The themes of life and death are all over The Man Upstairs -- in the title, the art, the lyrics -- how did they influence the album?
Life and death are hard things to avoid, really, even with the rise of social media. I’m here and I’ve been here for awhile… I’ve been here before, back on this island that I’m staying on for the time being. I’m in a kind of time spiral. I don’t think time is a circle. I do think it’s a kind of spiral -- so you find where you were further down the road. If you look at a map of time, it might look like a spring, spiraling around. I’ve been revisiting my ghosts. Or I’m a ghost revisiting myself; I’m not sure which.

Do you think that spiral of time was shown on the album?
Oh, I’m sure that’s in there. That’s one of the themes of the music.

Since many of the songs are covers and older songs you’ve written decades ago, do you think that all ties into the spiral?
Yes. One of my songs -- the one called “Comme Toujours,” (it’s half in French) -- I actually started that in 1980. I wrote down the words, but I never wrote the music.

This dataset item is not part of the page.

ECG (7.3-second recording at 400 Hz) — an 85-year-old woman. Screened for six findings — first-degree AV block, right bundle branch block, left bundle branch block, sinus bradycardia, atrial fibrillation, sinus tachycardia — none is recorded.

Then I found the notebook 20 years later. i finished the words and put a tune to it. That had been a very slow gestation. [The Doors’] “The Crystal Ship” came out in 1967 and I’ve been singing it for years. I remember playing the piano in the dark in the early 70s and singing “The Crystal Ship” with my girlfriend. The Psychedelic Furs’ “The Ghost In You” I recorded in 1985, 1986, something like that. It’s a slow harvest.

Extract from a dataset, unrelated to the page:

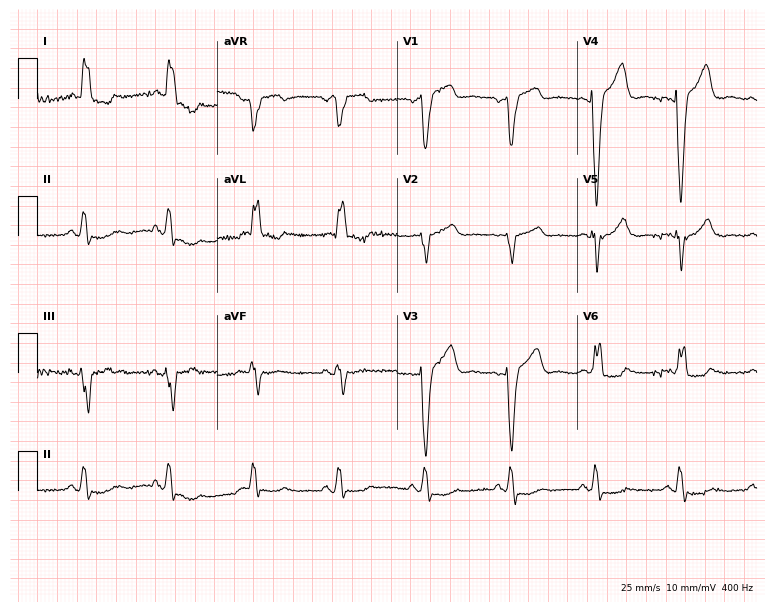
ECG — a 76-year-old female patient. Findings include left bundle branch block.

Do you think any cover songs are “off limits”? Or are they all out in the open for everyone?
They are yours to interpret. If you’ve been singing a song your whole life, it becomes your song, even if you don’t get the publishing on it. It grows into you. It becomes part of you. I’m sure that I am the kind of songwriter I am partly because I’ve been listening to those songs for so long. The Doors song and the Roxy Music song [”To Turn You On”), are songs I’ve known for a very long time, so they’ve got my musical DNA in them. And how much do you really invent anything? A lot of stuff is borrowed and adapted. Nobody knows who made up certain melodies. A lot of Bob Dylan songs were what they call folk songs, traditional songs. He adapted them in a way that nobody else had ever done. Most of the words we use are words that come from other people. Like in Britain, most of the houses were built by people who are long dead. We didn’t create what’s there. We simply adapted it for ourselves.

You covered the Roxy Music for the album and you mentioned how you pictured yourself as Bryan Ferry years ago. Do you still do that?
I used to, certainly when I was younger. I had a pair of leather pants. I wasn’t a lizard king, but I was definitely a Jim Morrison fan -- enough of a Morrison fan to have a leather outfit, but I kind of ruined it by having a beard.

In the Bryan Ferry song, I’m picturing myself as Bryan Ferry, who is picturing himself as Humphrey Bogart. It’s all kind of wannabes, isn’t it? Everybody’s there because they wanted to be somebody else. Michael Stipe wanted to be Patti Smith and Patti Smith wanted to be Arthur Rimbaud or Keith Richards. There must be a few people who want to be me, or did at some point. We adapt other people to ourselves, we build ourselves out of others.

I think when people get older, they get more interested in their history because they realize they’re not going to be around for very long. They want to put themselves in a historical context, like a picture looking for a frame. 

In collaborating with Joe Boyd, do you think he’s on the same page?
Yes. But Joe’s never been Tin Pan Alley. I’ve always been involved in what’s now called roots music. But back then it was called “folk” or “rhythm and blues.” He was a midwife of British folk rock. he brought it to birth -- Incredible String Band, Fairport Convention, Richard Thompson. Nick Drake wasn’t really folky, but he was in that acoustic crucible.

Joe was horrified when I called it a “folk record” in the press release. He was like, “You’re not going to say that!”

I was never much of a rocker. I’ve never gone for a big, overdriven sound…. I’m much better on acoustic guitar than I am on electric. I occasionally play with a rock band; I occasionally play with those lovely American guys occasionally -- the Venus 3, the R.E.M. people. I am effectively a folk artist. I’m just not a traditional folk artist.